The pretrained embeddings above represent both of these meanings of the word 'play' in the same embedding. Contextual embeddings ,methods were developed to address this challenge of disambigutation and contributed to the massive leap forward in natrual language processing applications. 



## Contextual Embeddings

To address challenges of word sense disambigution a new method of pretraining models on large amounts of data and using the pre-trained models to generate contextual embeddings was spearheaded with the advent of models such as ULMFiT, ELMO and Later BERT.

![elmo](images/elmo.png)

Below we will look at Spacy's transformer api to play with contextual embeddings.


In [None]:
!pip install spacy-transformers
!python -m spacy download "en_trf_bertbaseuncased_lg"

import spacy

nlp = spacy.load("en_trf_bertbaseuncased_lg")
doc1 = nlp("I went to a play.")
doc2 = nlp("John wants to play a game.")
doc3 = nlp("John went to a show.")


print("Similarity between the two words 'play' in doc1 and doc2:", doc1[4].similarity(doc2[3]))
print("Similarity between doc1 'play' and doc3 'show':", doc1[4].similarity(doc3[4]))
print("Similarity between doc2 'play' and doc3 'show':", doc2[3].similarity(doc3[4]))

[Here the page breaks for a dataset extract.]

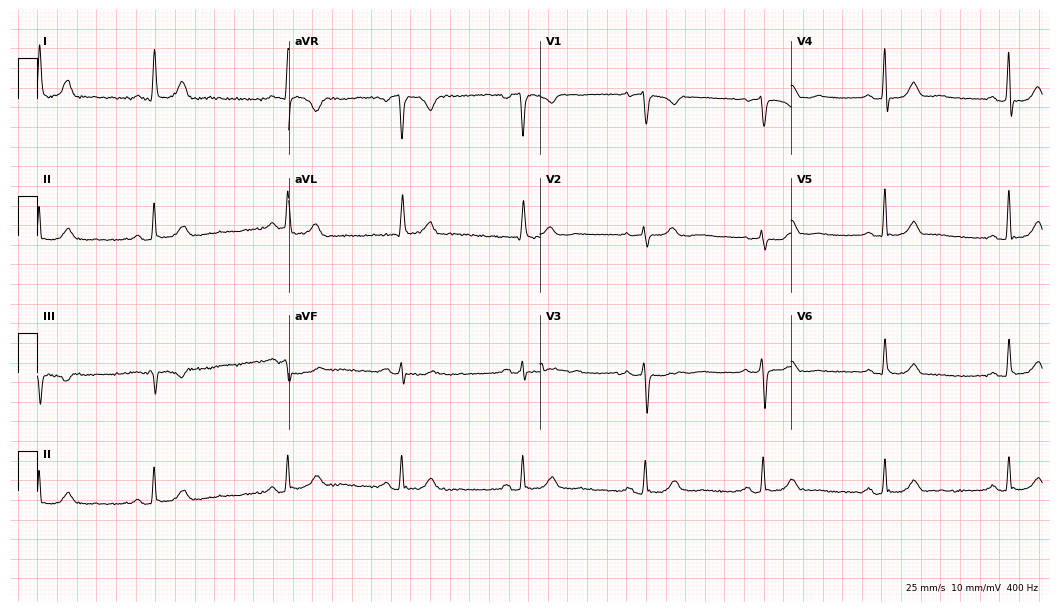
Standard 12-lead ECG recorded from a woman, 74 years old (10.2-second recording at 400 Hz). Read as a normal ECG.

ULMFit and ELMo were models that generates embedding for a word based on the context it appears thus generating slightly different embeddings for each of its occurrence and thus alowing a downstream model to better disambiguate between the correct sense of a given word such as 'play'. On in it’s release it enabled near instant state of the art results in many downstream tasks, including tasks such as co-reference were previously not as viable for practical usage in nlp.

This was coined as the ImageNet moment of NLP more recent transfomer based models such as BERT capitalize on the development of BERT using attention transformers instead of bi-directonal RNNs to encode context. If you are unfamiliar with terms such as Transformers and RNNs do not worry in the next module we will walk through the progression of NLP models culminiating in the advent of current state of the models in NLP with PyTorch.